Removing such entries by catching exceptions using try - except works okay.
Thanks for your input.
Posts: 8,090
Threads: 154
Joined: Sep 2016
Mar-09-2020, 09:31 AM
(This post was last modified: Mar-09-2020, 09:31 AM by buran.)
can you show how exactly looks a line with apostrophe in the name. I mean the whole line.
what you show - i.e. double double quotes around M'hamed will make it even more weird to parse, maybe with use of regex in order to make it valid json
EDIT: I saw that third line is that one.
Posts: 14
Threads: 1
Joined: Mar 2020
Yes, it is difficult:
a few lines of problematic entries:
"{'voornaam': ""M'hamed"", 'geslacht': 'M', 't8306': '103', 'n8589': '36', 'n9094': '14', 'n9599': '7', 'n0004': '8', 'p8589': '67', 'p9094': '24', 'p9599': '13', 'p0004': '15'}"
"{'voornaam': ""M'Hamed"", 'geslacht': 'M', 't8306': '46', 'n8589': '21', 'n9094': '8', 'n9599': '4', 'n0004': '0', 'p8589': '39', 'p9094': '14', 'p9599': '7', 'p0004': '0'}"
"{'voornaam': ""D'Angelo"", 'geslacht': 'M', 't8306': '46', 'n8589': '3', 'n9094': '5', 'n9599': '9', 'n0004': '24', 'p8589': '6', 'p9094': '9', 'p9599': '17', 'p0004': '46'}"
Posts: 8,090
Threads: 154
Joined: Sep 2016
Actually, is it just the voornaam value that can have apostrophe?
Posts: 14
Threads: 1
Joined: Mar 2020
yes, that's right. only voornam can have an apostrophe.
Posts: 8,090
Threads: 154
Joined: Sep 2016
Mar-09-2020, 01:56 PM
(This post was last modified: Mar-09-2020, 01:56 PM by buran.)
lines = [
'''"{'voornaam': 'Thomas', 'geslacht': 'M', 't8306': '26794', 'n8589': '4856', 'n9094': '6559', 'n9599': '6412', 'n0004': '5897', 'p8589': '8972', 'p9094': '11424', 'p9599': '11760', 'p0004': '11324'}"''',
'''"{'voornaam': ""M'Hamed"", 'geslacht': 'M', 't8306': '46', 'n8589': '21', 'n9094': '8', 'n9599': '4', 'n0004': '0', 'p8589': '39', 'p9094': '14', 'p9599': '7', 'p0004': '0'}"''',
'''"{'voornaam': ""D'Angelo"", 'geslacht': 'M', 't8306': '46', 'n8589': '3', 'n9094': '5', 'n9599': '9', 'n0004': '24', 'p8589': '6', 'p9094': '9', 'p9599': '17', 'p0004': '46'}"'''
]
def parse_item(item):
key, value = item
key = key.strip()[1:-1]
value = value.strip().replace('""', "'")[1:-1]
return (key, value)
def parse_line(line):
line = [item.split(':') for item in line[2:-2].split(',')]

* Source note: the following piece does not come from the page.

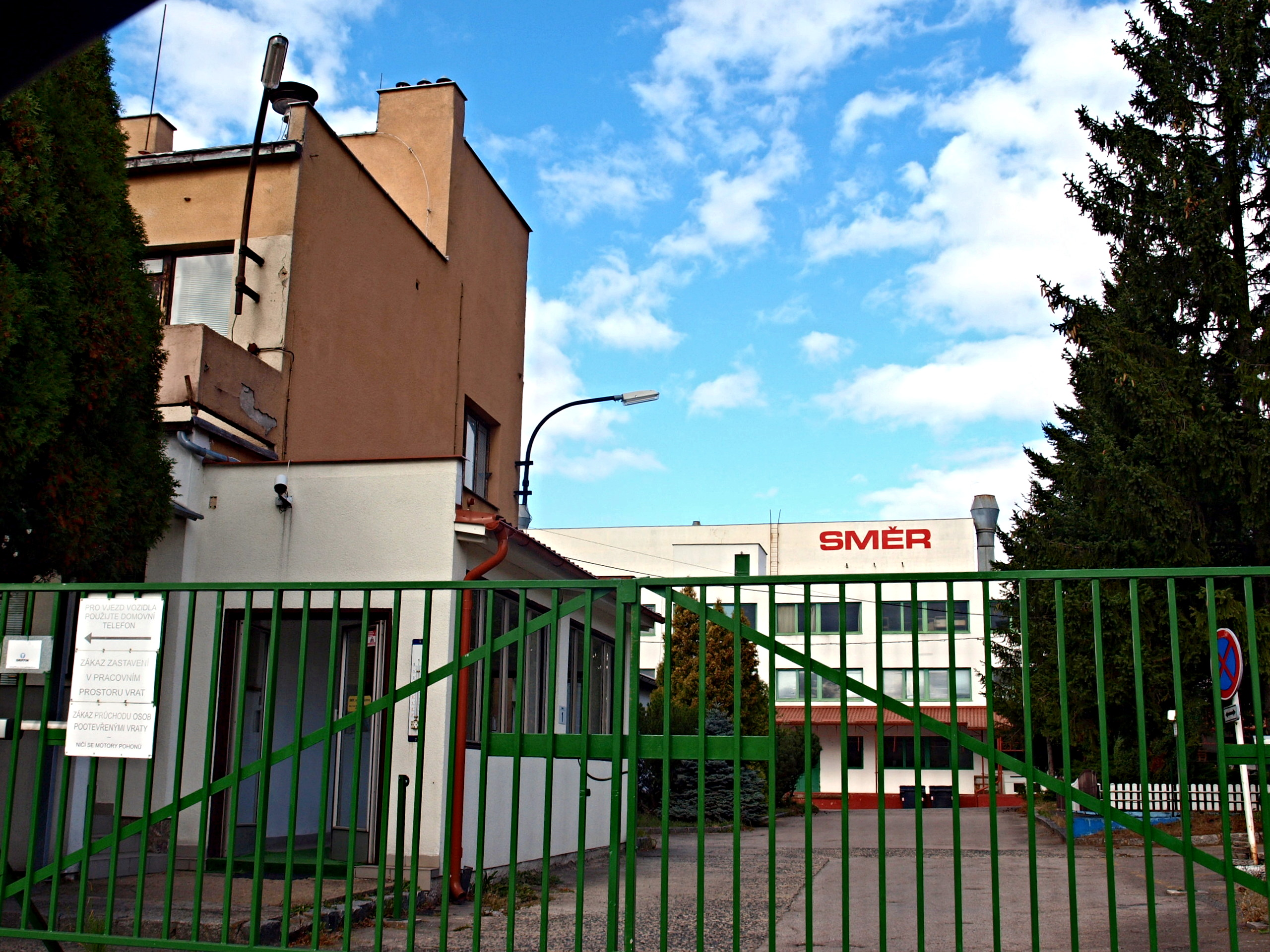 Praha 10-Petrovice

return dict((parse_item(item) for item in line))
for line in lines:
data = parse_line(line)
print(type(data), data) Output: <class 'dict'> {'voornaam': 'Thomas', 'geslacht': 'M', 't8306': '26794', 'n8589': '4856', 'n9094': '6559', 'n9599': '6412', 'n0004': '5897', 'p8589': '8972', 'p9094': '11424', 'p9599': '11760', 'p0004': '11324'}
<class 'dict'> {'voornaam': "M'Hamed", 'geslacht': 'M', 't8306': '46', 'n8589': '21', 'n9094': '8', 'n9599': '4', 'n0004': '0', 'p8589': '39', 'p9094': '14', 'p9599': '7', 'p0004': '0'}
<class 'dict'> {'voornaam': "D'Angelo", 'geslacht': 'M', 't8306': '46', 'n8589': '3', 'n9094': '5', 'n9599': '9', 'n0004': '24', 'p8589': '6', 'p9094': '9', 'p9599': '17', 'p0004': '46'}
of course, you can cast value to int if possible and desired
also, you can combine both functions, but like this it's easier to test them
Posts: 14
Threads: 1
Joined: Mar 2020
Thaks a lot buran. The code appears to deal with the problematic entries in a simple and clean manner. Obviously, it takes experience to discern quirky patterns in the data. Hopefully I will spend more time poring over such data.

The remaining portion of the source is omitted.